--- Records supplied ---

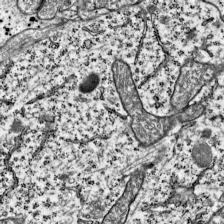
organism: Mouse
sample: Visual Cortex
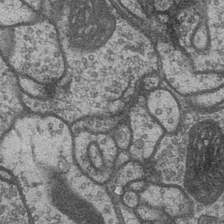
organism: Drosophila
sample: Optic medulla
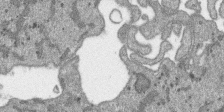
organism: Human
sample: Lung epithelial cells infected with SARS-CoV-2
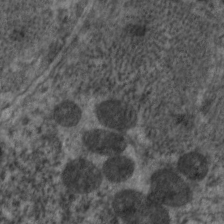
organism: C. elegans
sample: Pharynx
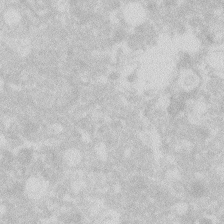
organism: Zebrafish
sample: Macrophage
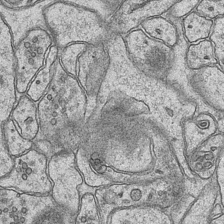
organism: Mouse
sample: CA1 Hippocampus
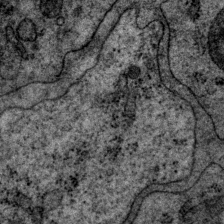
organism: P. pacificus
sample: Pharynx
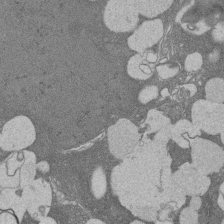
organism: Rat
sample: Salivary granule
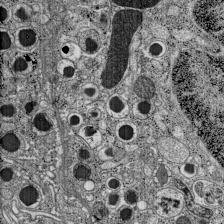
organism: C57BL Mouse
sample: Pancreatic islet
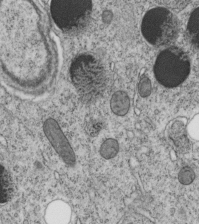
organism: C. elegans
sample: C. elegans embryo early stage
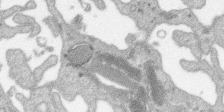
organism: Human
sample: Lung epithelial cells infected with SARS-CoV-2
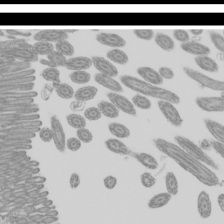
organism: Mouse
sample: Cilia; mouse epididymis

---

Take the line containing "sample: CA1 Hippocampus" as the first and the last line of the records as the end. Print every line in that span exactly, leaving out pictures.

sample: CA1 Hippocampus
organism: P. pacificus
sample: Pharynx
organism: Rat
sample: Salivary granule
organism: C57BL Mouse
sample: Pancreatic islet
organism: C. elegans
sample: C. elegans embryo early stage
organism: Human
sample: Lung epithelial cells infected with SARS-CoV-2
organism: Mouse
sample: Cilia; mouse epididymis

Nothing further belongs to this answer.